Below are some records. Write out exactly their lines from the one with "Carapelle Calvisio (AQ)" through the one with "Vista de la", and leave the pictures behind.

[Exercise materials — start]

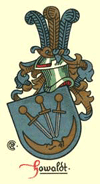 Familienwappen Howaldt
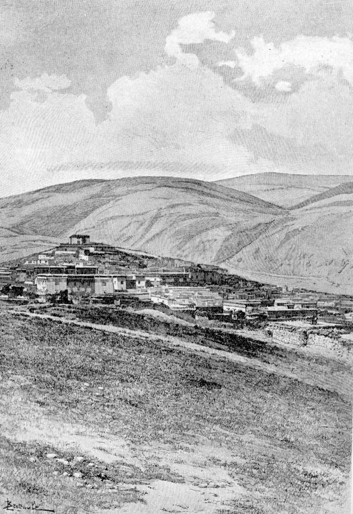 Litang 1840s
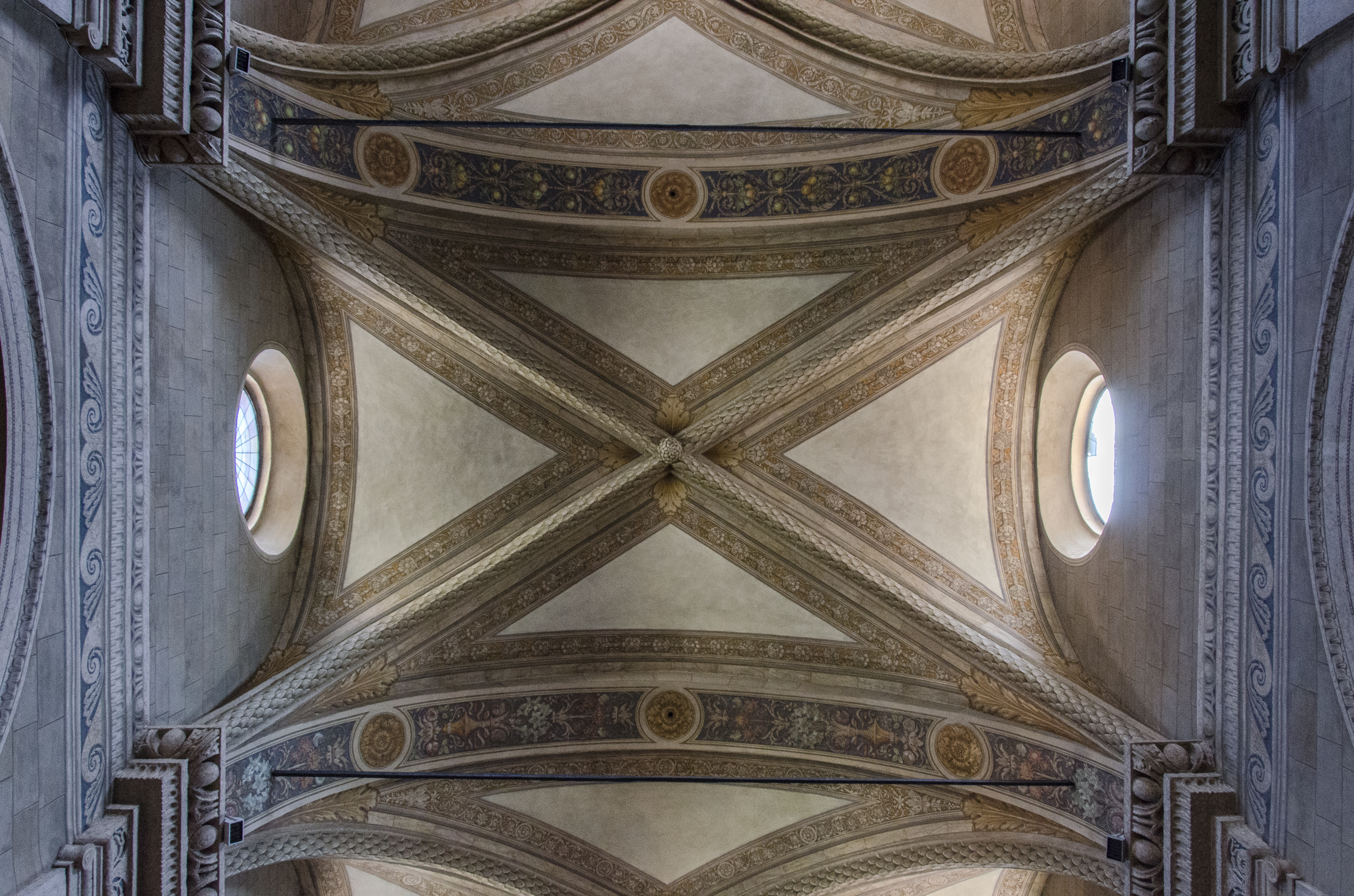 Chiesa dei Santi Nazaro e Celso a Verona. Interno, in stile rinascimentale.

[Exercise materials — finish]
[Exercise materials — start]

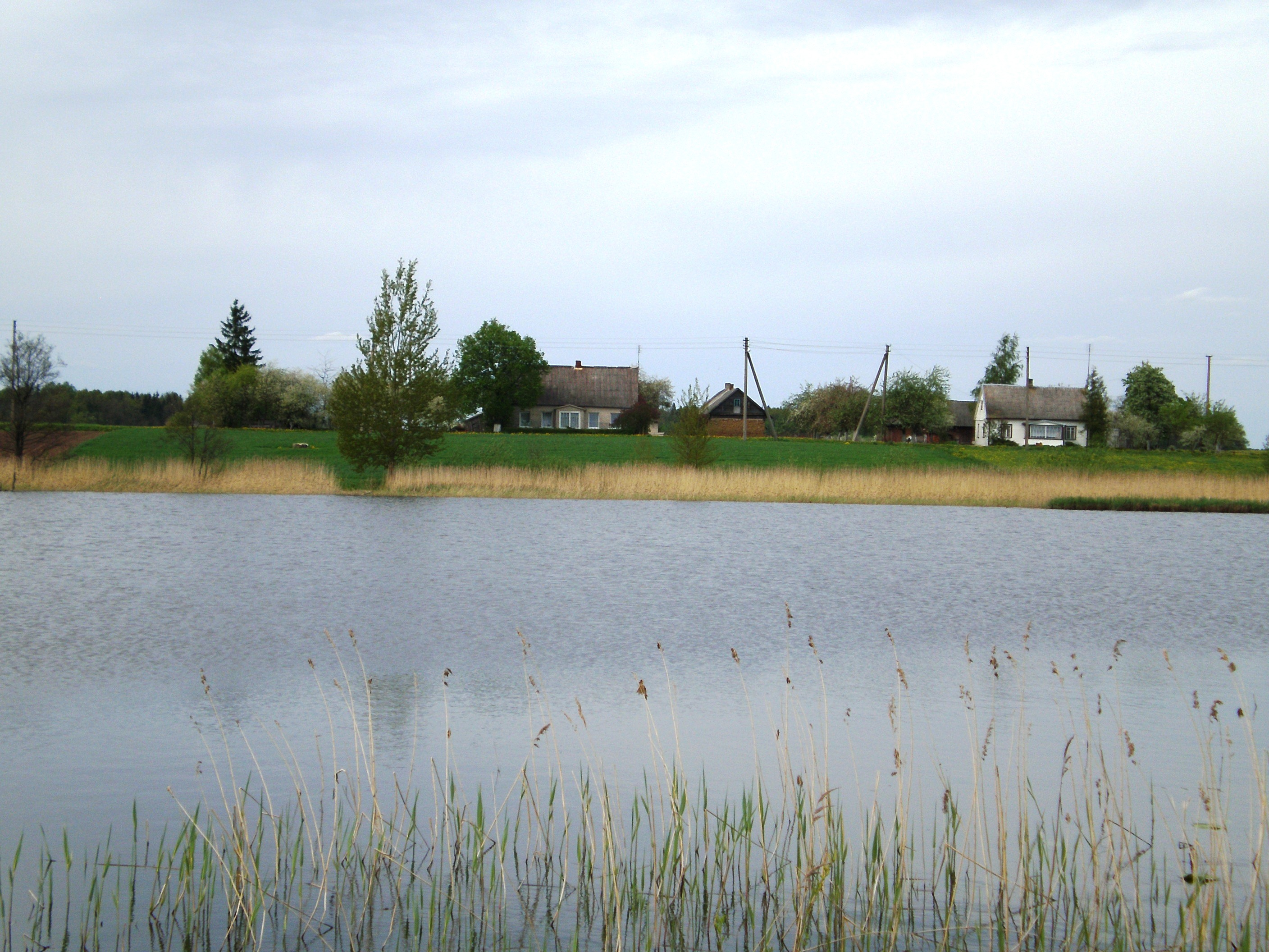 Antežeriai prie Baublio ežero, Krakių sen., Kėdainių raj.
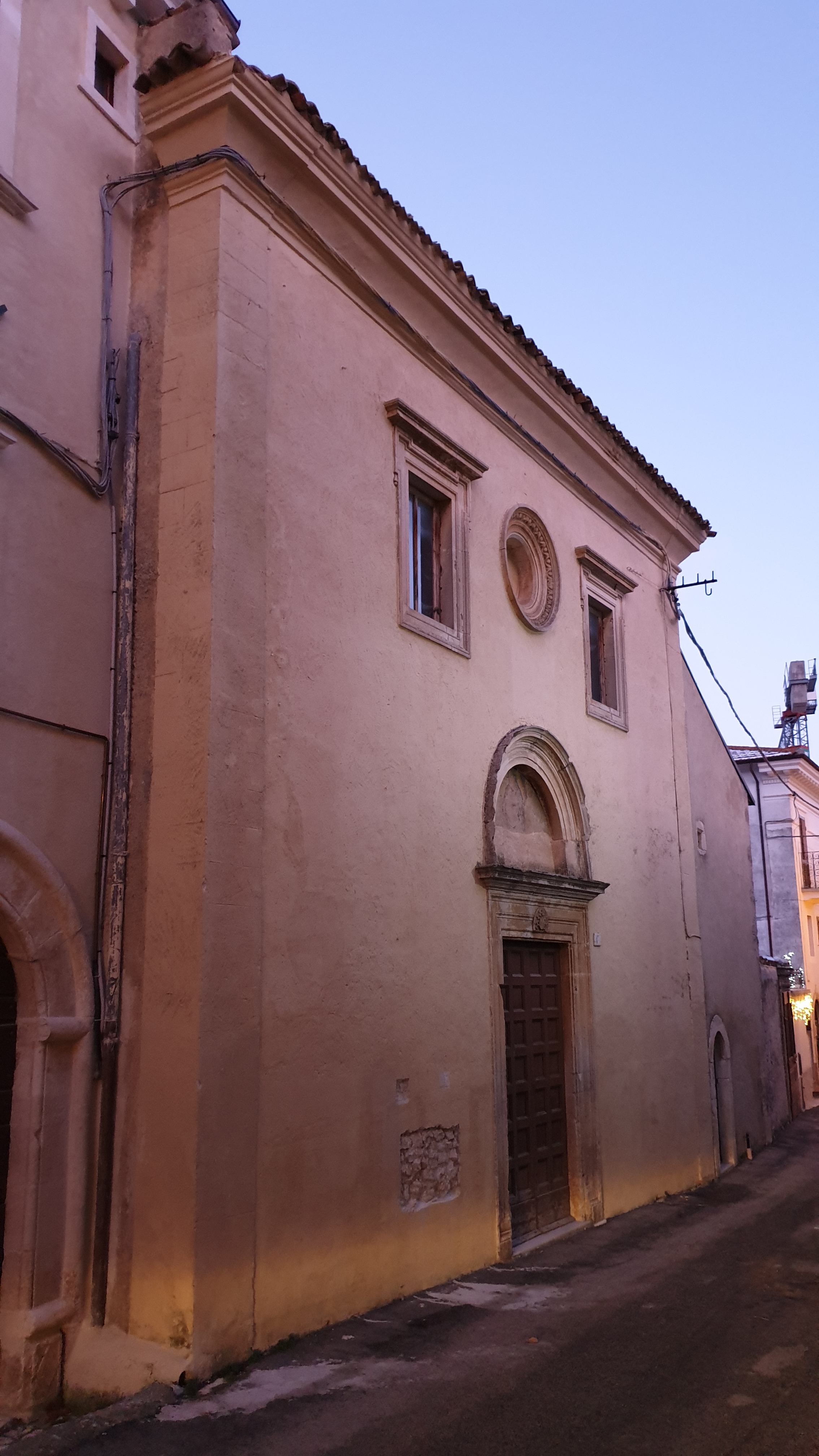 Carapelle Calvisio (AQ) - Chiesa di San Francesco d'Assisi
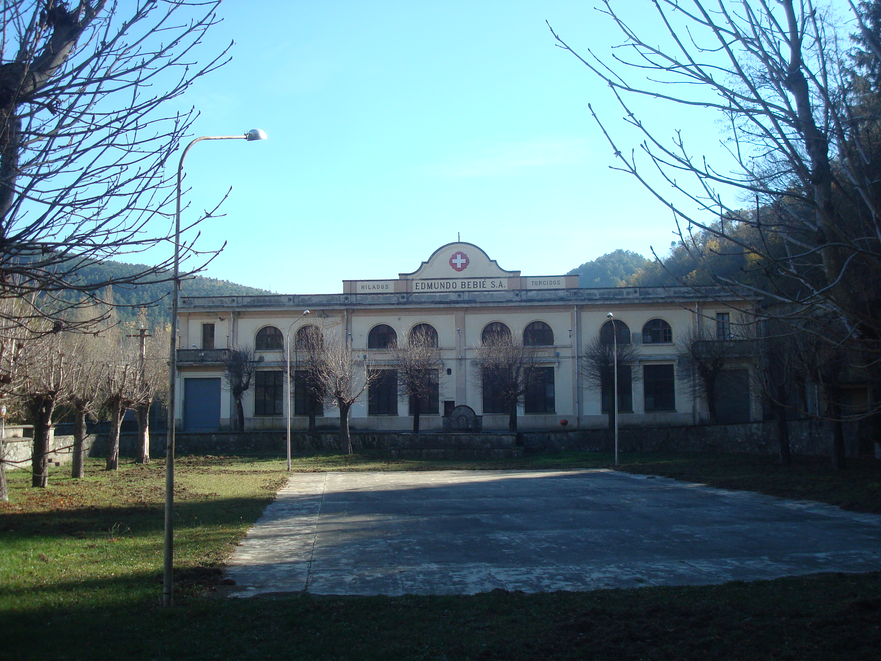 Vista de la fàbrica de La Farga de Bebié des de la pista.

[Exercise materials — finish]
[Exercise materials — start]

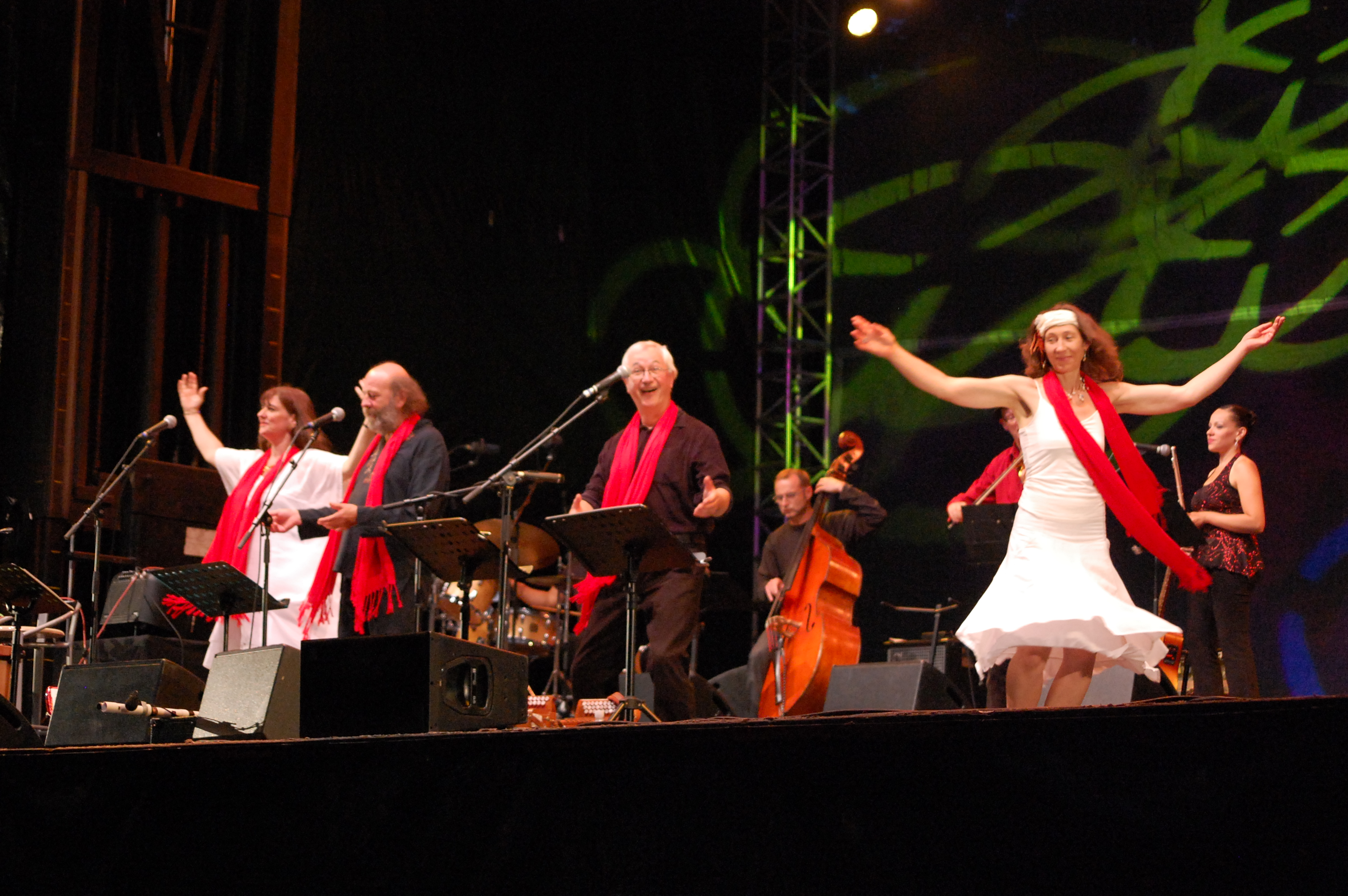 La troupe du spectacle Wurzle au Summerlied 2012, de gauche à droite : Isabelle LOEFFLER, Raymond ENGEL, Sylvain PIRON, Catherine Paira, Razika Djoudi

[Exercise materials — finish]

• **Problem solution**
 Carapelle Calvisio (AQ) - Chiesa di San Francesco d'Assisi
 Vista de la fàbrica de La Farga de Bebié des de la pista.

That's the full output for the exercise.